The No. 22 United Autosports USA ORECA is second with the No. 11 TDS Racing entry third. The top seven in the class are on the lead lap.
Meanwhile, Pratt Miller Motorsports’ ORECA became the fourth retirement early in hour seven. The car, which suffered an oil leak earlier in the race, was withdrawn due to a “technical issue” after 144 laps.
GTD Pro feels like anyone’s game now, with four brands in the top four. The No. 65 Ford Mustang holds the top spot, with the No. 4 Corvette second, the No. 48 Paul Miller BMW third and the No. 77 AO Porsche fourth.
GTD was drama-heavy, with multiple retirements and leaders since the halfway mark. The No. 34 Conquest Racing Ferrari leads out of nowhere, ahead of the No. 12 Vasser Sullivan Lexus and the No. 57 Winward Mercedes-AMG GT3.

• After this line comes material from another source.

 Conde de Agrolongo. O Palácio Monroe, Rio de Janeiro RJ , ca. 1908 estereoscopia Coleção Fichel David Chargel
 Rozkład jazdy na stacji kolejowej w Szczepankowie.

Winward’s car has run like clockwork, the only setback a drive-through for a pit stop infringement (a mechanic working on the car from over the wall) while it was running fourth in the eighth hour.
Wright Motorsports’ Porsche lost track position to a recent infraction too. It fell foul of leaving pit lane with equipment attached and needed to serve a drive through which would drop the No. 120 911 to fourth.

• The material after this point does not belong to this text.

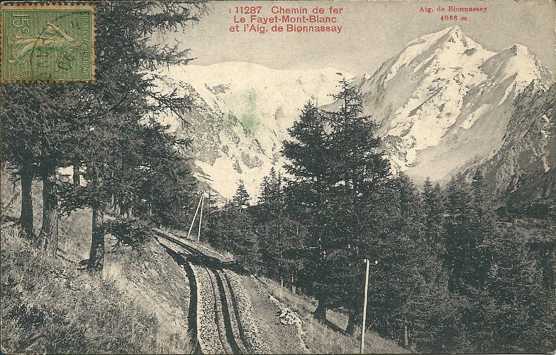 Le Chemin de fer Le Fayet - Mont-Blanc & l'Aiguille de Bionnassay - avant 1920 (date d'envoi postal de la carte)

There was a rotten stroke of bad luck for the No. 32 Korthoff Competition Motors Mercedes-AMG GT3 in the seventh hour. Kenton Koch, from the lead, peeled off the circuit in the run to the Turn 7 hairpin with a loss of power that would prove terminal. A huge letdown after such a superb run through the first half of the race for the Ohio-based team.
It left the door open for a new leader. The pole-sitting No. 21 AF Corse Ferrari found itself at the head of the field, but it too would hit trouble after Alessandro Pier Guidi had an off at the end of the eighth hour at Turn 1.
The Italian kept the car out of the wall after running wide and hopping over the grass, briefly losing the lead to the No. 27 Heart of Racing Aston Martin. Zach Robichon aboard the Vantage fell back to second shortly after when Pier Guidi fought back, but with 3h44m left on the clock the Ferrari would slow to a stop at Turn 6. It was an on-the-spot retirement.
The No. 32 and No. 21 were not the only GTD cars to retire in this phase of the race. The No. 19 VDSR Aston Martin is also no longer taking part after a lengthy trip behind the wall.